So now im making a rag app , and im so confused If I should use the OpenAI Assistant API or the old vector db + langchain for my app , I expect pdf files to be uploaded for my bot , Can someone tell me based on trial and error which is better and why
The advantage of using the assistants API is that you take a file, provide it to the assistant and can immediately start your RAG application.
The advantage of building your own RAG from the ground up is that you have control over the quality of the retrieval. You decide about the size of the chunks, how you are selecting the best matches based on the user query and how many results you provide to the model, in which order etc… you are also in control of the costs and can manage the number of times the database is queried and how many input tokens are supplied to the model.
This means there is no one size fits all answer and you should experiment with what matches your use case.
Hmm I see , can I hear you opinion about assistant api ? I’m not sure if I understood the pricing correctly but do I pay daily for already stored files?
From the docs:
If you enable retrieval for a specific Assistant, all the files attached will be automatically indexed and you will be charged the $0.20/GB per assistant per day.
But I believe the issue will be that if the model starts querying the knowledge files and adding additional context to the user query that you will pay a lot more for input tokens each turn o the conversation.
I recently had a conversation where things with the assistant retrieval got very costly very quick as the model added thousands of tokens to each turn of the conversation regardless.
So my best advice for using the assistants API is to focus your attention on both: the quality of the answers based on the retrieval and the overall costs for using the stock solution.
Then you can make an informed decision which way to go. If you are just entering this area then it’s generally good advice to build your own RAG anyways so that you get a better grip on what to expect at what costs.
More in this conversation:
Having now implemented a similarity threshold for my search results, my RAG search is even more efficient and the gap is even wider.

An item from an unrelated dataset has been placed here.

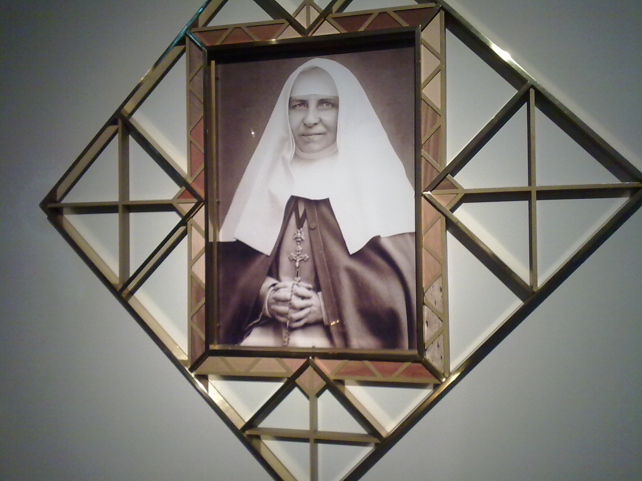 Ich habe diese Aufnahmen am 22. Oktober 2011 bei den Steyler Missionaren in den Niederlanden durchgeführt.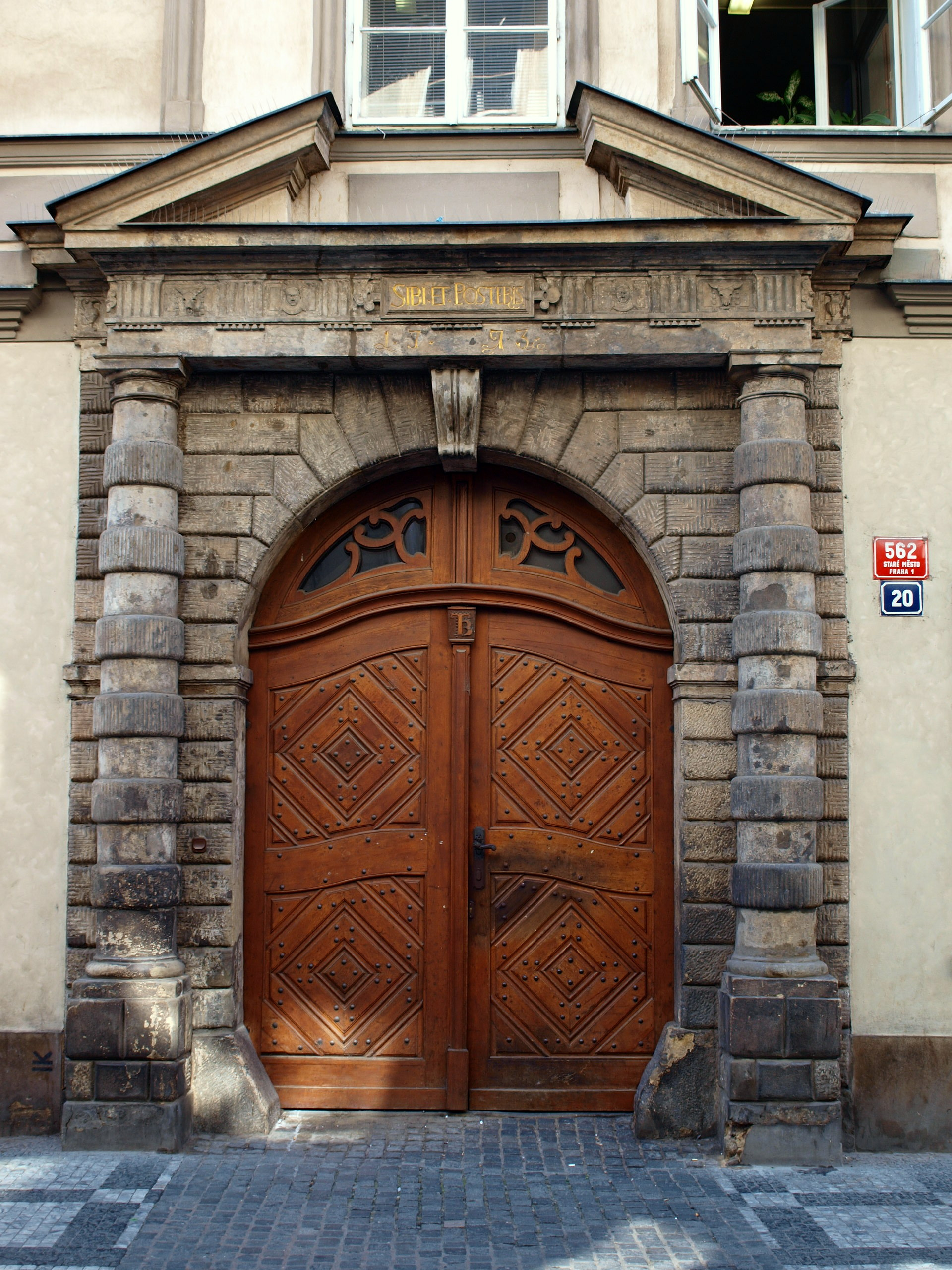 Buquoyský palác (Celetná)

Consider Assistants API to be a beta product with some way to go I suspect … (but packaging up functionality in that way is a totally reasonable goal).
Assitants api has a file limit and can quickly not work if you have good amount of uploads
At the moment I prefer using a vector database myself, you have more control and cheaper in my POV. For instance, by using a vector database you can prefilter what you want it to look at, wheras that is difficult t with the assistants.
There’s probably a place for both.
I am using Assistants to process incoming emails, which have attachments that need to be evaluated as well. Being able to create a trhead - add the attachment and ‘go’ is great. The document is then uploaded somewhere else (or not, depending on the assistant outcome) - and can then be discarded in OpenAI as well.
I mostly have those type of ‘incoming’ non-static documents. So for that purpose the Assistant model is great.
One thing that is missing for me here;
Re-ranker. If OpenAI would create and give an option to use a cheap and fast reranker together with top-N limits for their RAG, I would not have to work on a personal implementation.